#### [EXERCISE DETAILS]
Please output the data exactly, minus pictures.

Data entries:
◇ ◇ ◇

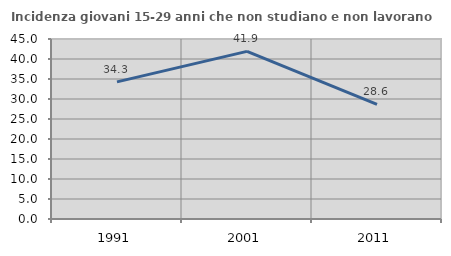
| Category | Incidenza giovani 15-29 anni che non studiano e non lavorano  |
|---|---|
| 1991.0 | 34.286 |
| 2001.0 | 41.912 |
| 2011.0 | 28.631 |

◇ ◇ ◇

#### [WORKED SOLUTION]
| Category | Incidenza giovani 15-29 anni che non studiano e non lavorano  |
|---|---|
| 1991.0 | 34.286 |
| 2001.0 | 41.912 |
| 2011.0 | 28.631 |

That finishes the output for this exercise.